VOO Vs SCHD: What’s The Difference?

The Vanguard Information Technology ETF (VGT) includes 333 stocks from the information technology sector, such as Apple, Microsoft, Visa, and NVIDIA. On the other hand, Schwab U.S. Large-Cap Growth ETF (SCHG) invests in stocks of large-cap companies that are expected to grow faster than other large-cap stocks.

Risk Comparison VGT vs SCHG

VGT is slightly more volatile than SCHG, with a standard deviation of 16.61. However, VGT has a lower R-squared than SCHG, which means that its returns are less correlated with the overall market.

VGT’s higher exposure to the technology sector also means that it’s more susceptible to industry-specific risks, such as changes in technology trends or regulations.

Expense Ratio Comparison VGT vs SCHG

The expense ratio of VGT is 0.06 percentage points higher than SCHG’s (0.1% vs. 0.04%).

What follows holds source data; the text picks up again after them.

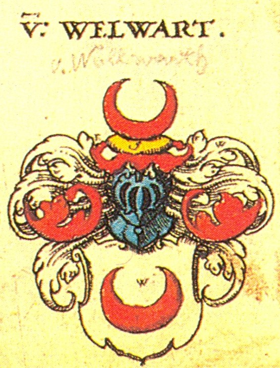 Ritterschaft und Adel in Franken von Welwart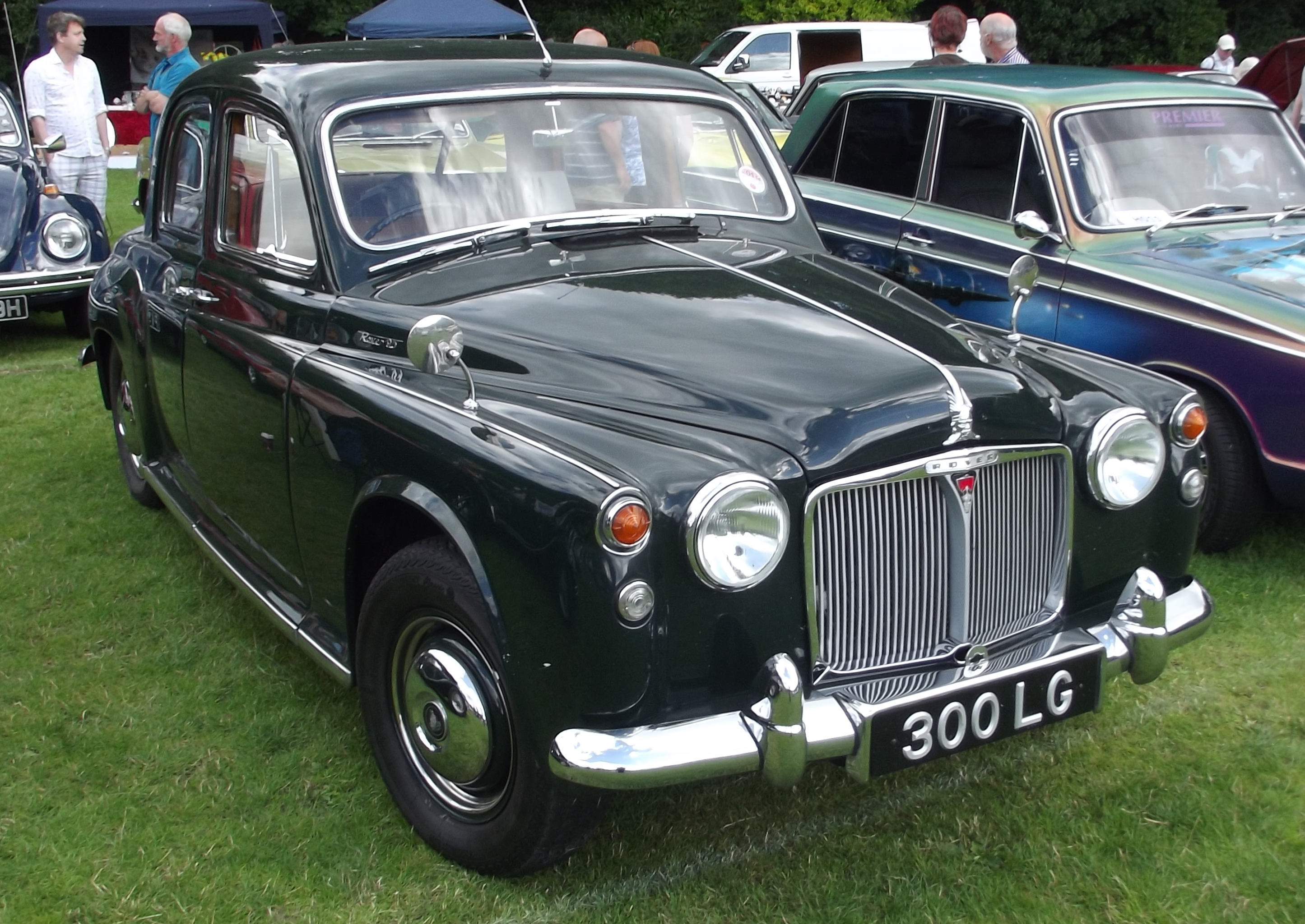 1963 Rover 95 saloon (DVLA) first registered 8 April 1963, 2625 cc Hebden Bridge Vintage Weekend 2013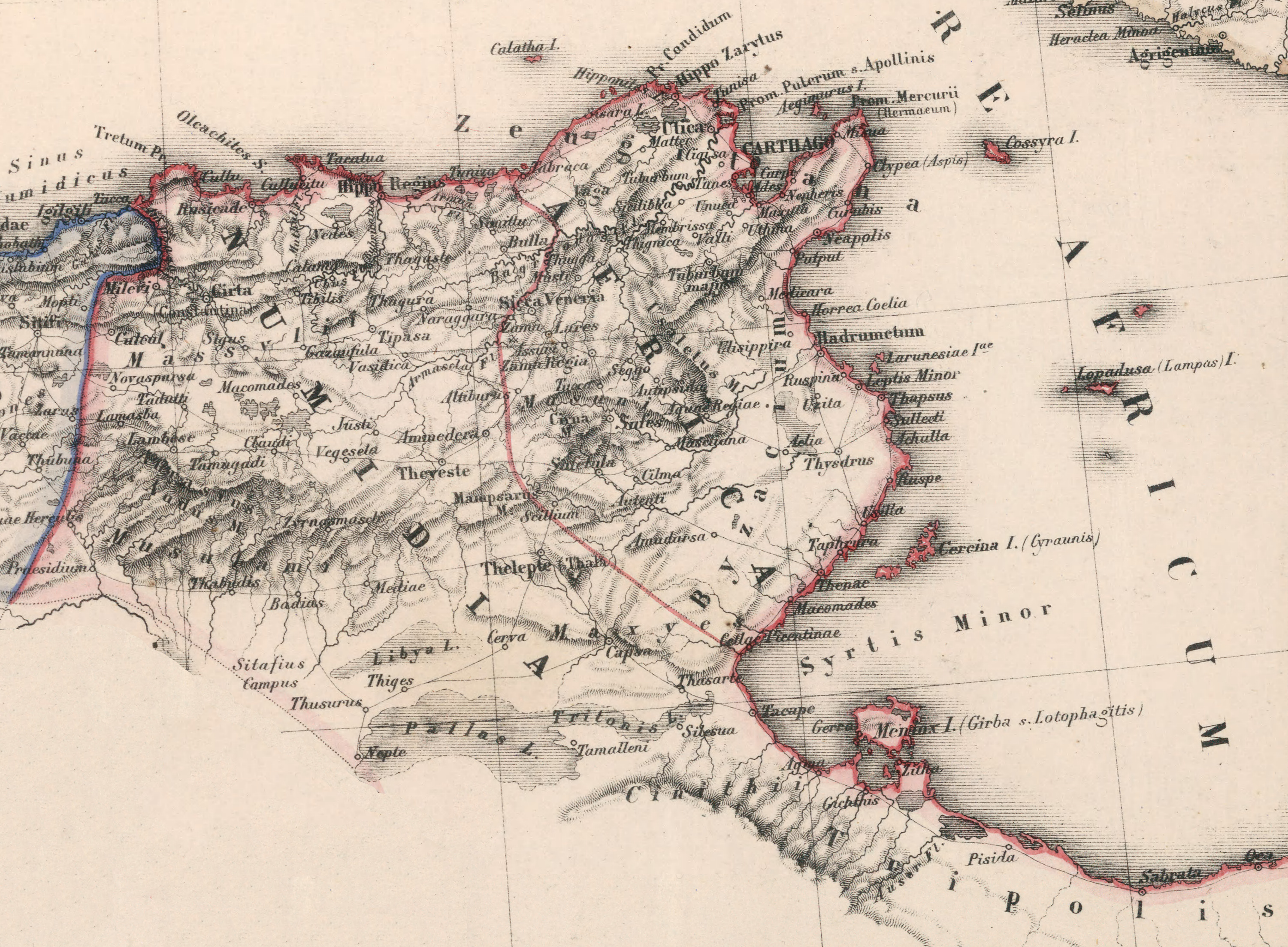 Römisches Nordafrika: Numidien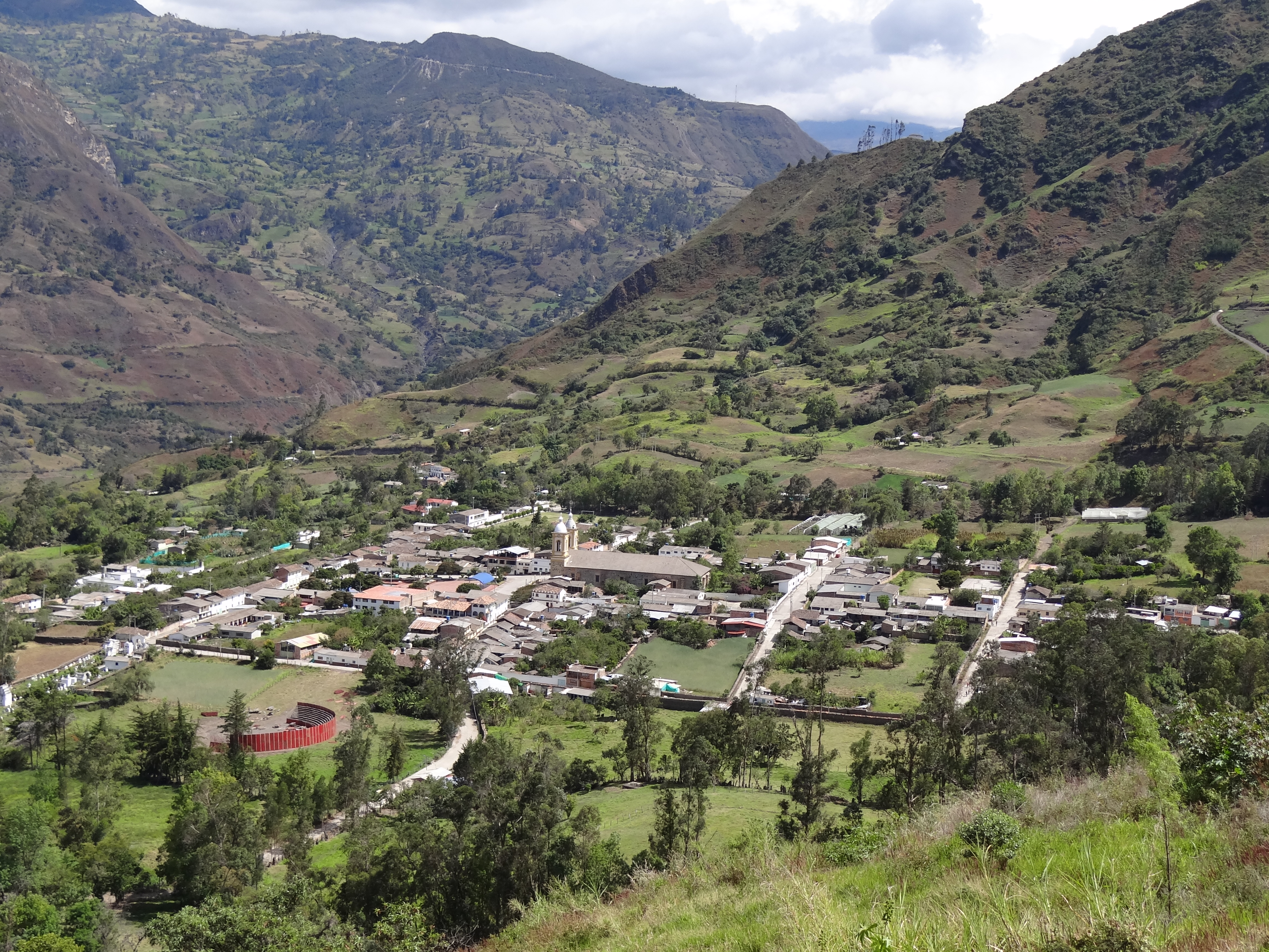 Área urbana del municipio de Guacamayas, departamento de Boyacá, Colombia

While this may seem like a small difference, it can add up over time and affect your overall returns.

In conclusion, both VGT and SCHG are excellent ETFs that offer exposure to different sectors and investment styles.

However, VGT’s higher returns and exposure to the technology sector may make it a better option for investors looking for growth opportunities.

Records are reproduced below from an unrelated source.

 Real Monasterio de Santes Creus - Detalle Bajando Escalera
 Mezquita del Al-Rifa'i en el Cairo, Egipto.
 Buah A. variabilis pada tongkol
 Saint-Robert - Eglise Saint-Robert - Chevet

On the other hand, SCHG’s lower expense ratio and focus on large-cap growth stocks may be more suitable for investors who want a more diversified portfolio.

VGT vs SCHG Which One Should You Choose?

So, which ETF should you choose between VGT and SCHG? It depends on your investment goals and risk tolerance.

If you’re looking for exposure to the technology sector, VGT is the better choice. It has a higher exposure to the technology sector and has provided higher returns than SCHG over the past ten years.

However, keep in mind that VGT has a higher expense ratio and a higher standard deviation than SCHG. If you prefer a more diversified portfolio, SCHG may be a better option. It has a lower expense ratio and a lower standard deviation than VGT.

However, it has a lower exposure to the technology sector and has provided lower returns than VGT over the past ten years. Ultimately, the decision between VGT and SCHG depends on your investment goals and risk tolerance.

If you’re willing to take on more risk for the potential of higher returns, VGT may be the better choice. If you prefer a more conservative approach with lower expenses and lower risk, SCHG may be a better option.

Bottom Line: VGT vs SCHG

The Vanguard Information Technology Index Fund ETF Shares (VGT) and the Schwab U.S. Large-Cap Growth ETF (SCHG) are both popular ETFs that investors often compare. While both funds have similarities, they also have some key differences that investors should be aware of before investing.

One of the main differences between VGT and SCHG is their expense ratio. VGT has an expense ratio of 0.1% while SCHG has an expense ratio of 0.04%. This means that investors in VGT will pay more in fees than investors in SCHG.

Another key difference between the two funds is their industry exposure. VGT has a higher exposure to the technology sector than SCHG.

This means that VGT investors will be more exposed to the tech industry and its performance. SCHG, on the other hand, has a broader exposure to large-cap growth stocks across various industries.

When it comes to performance, VGT has provided higher returns than SCHG over the past ten years.

A $10,000 investment in VGT would have resulted in a final balance of $64,500, while a $10,000 investment in SCHG would have resulted in a final balance of $47,556.

While both VGT and SCHG have their strengths and weaknesses, investors should carefully consider their investment goals and risk tolerance before choosing between the two funds.